Kargar Soudabeh, Borisch Eric A, Froemming Adam T, Kawashima Akira, Mynderse Lance A, Stinson Eric G, Trzasko Joshua D, Riederer Stephen J
Biomedical Engineering and Physiology Program, Mayo Graduate School, Rochester, MN, United States; Department of Radiology, Mayo Clinic, Rochester, MN, United States.
Department of Radiology, Mayo Clinic, Rochester, MN, United States.
Magn Reson Imaging. 2018 May;48:50-61. doi: 10.1016/j.mri.2017.12.021. Epub 2017 Dec 24.
To describe an efficient numerical optimization technique using non-linear least squares to estimate perfusion parameters for the Tofts and extended Tofts models from dynamic contrast enhanced (DCE) MRI data and apply the technique to prostate cancer.
Parameters were estimated by fitting the two Tofts-based perfusion models to the acquired data via non-linear least squares. We apply Variable Projection (VP) to convert the fitting problem from a multi-dimensional to a one-dimensional line search to improve computational efficiency and robustness. Using simulation and DCE-MRI studies in twenty patients with suspected prostate cancer, the VP-based solver was compared against the traditional Levenberg-Marquardt (LM) strategy for accuracy, noise amplification, robustness to converge, and computation time.
The simulation demonstrated that VP and LM were both accurate in that the medians closely matched assumed values across typical signal to noise ratio (SNR) levels for both Tofts models. VP and LM showed similar noise sensitivity. Studies using the patient data showed that the VP method reliably converged and matched results from LM with approximate 3× and 2× reductions in computation time for the standard (two-parameter) and extended (three-parameter) Tofts models. While LM failed to converge in 14% of the patient data, VP converged in the ideal 100%.
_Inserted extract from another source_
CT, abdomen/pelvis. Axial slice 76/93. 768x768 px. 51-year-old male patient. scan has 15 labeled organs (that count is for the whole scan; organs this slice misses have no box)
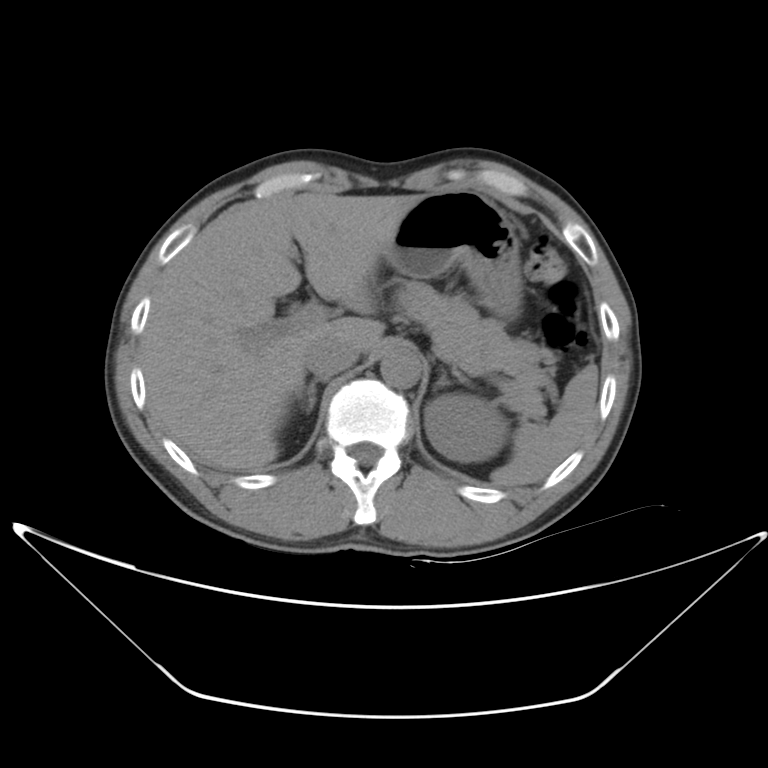 <organs><organ name="left kidney" x1="423" y1="393" x2="505" y2="462"/><organ name="stomach" x1="384" y1="192" x2="523" y2="315"/><organ name="liver" x1="143" y1="192" x2="424" y2="468"/><organ name="aorta" x1="379" y1="346" x2="421" y2="388"/><organ name="pancreas" x1="402" y1="278" x2="554" y2="421"/><organ name="right adrenal gland" x1="297" y1="379" x2="318" y2="407"/><organ name="inferior vena cava" x1="303" y1="338" x2="355" y2="378"/><organ name="left adrenal gland" x1="438" y1="368" x2="459" y2="383"/><organ name="spleen" x1="433" y1="365" x2="597" y2="486"/></organs>

The VP-based method for non-linear least squares estimation of perfusion parameters for prostate MRI is equivalent in accuracy and robustness to noise, while being more reliably (100%) convergent and computationally about 3× (TM) and 2× (ETM) faster than the LM-based method.
描述一种高效的数值优化技术,该技术使用非线性最小二乘法从动态对比增强(DCE)MRI数据中估计Tofts模型和扩展Tofts模型的灌注参数,并将该技术应用于前列腺癌。
通过非线性最小二乘法将基于Tofts的两个灌注模型拟合到采集的数据来估计参数。我们应用变量投影(VP)将拟合问题从多维转换为一维线搜索,以提高计算效率和鲁棒性。在20例疑似前列腺癌患者中进行模拟和DCE-MRI研究,将基于VP的求解器与传统的Levenberg-Marquardt(LM)策略在准确性、噪声放大、收敛鲁棒性和计算时间方面进行比较。
模拟表明,VP和LM在准确性方面都表现良好,即对于两个Tofts模型,在典型信噪比(SNR)水平下,中位数与假设值紧密匹配。VP和LM表现出相似的噪声敏感性。使用患者数据的研究表明,对于标准(双参数)和扩展(三参数)Tofts模型,VP方法可靠收敛,并且与LM的结果匹配,计算时间分别减少了约3倍和2倍。虽然LM在14%的患者数据中未能收敛,但VP的收敛率达到了理想的100%。
基于VP的前列腺MRI灌注参数非线性最小二乘估计方法在准确性和对噪声的鲁棒性方面相当,同时比基于LM的方法更可靠(100%)收敛,计算速度快约3倍(TM)和2倍(ETM)。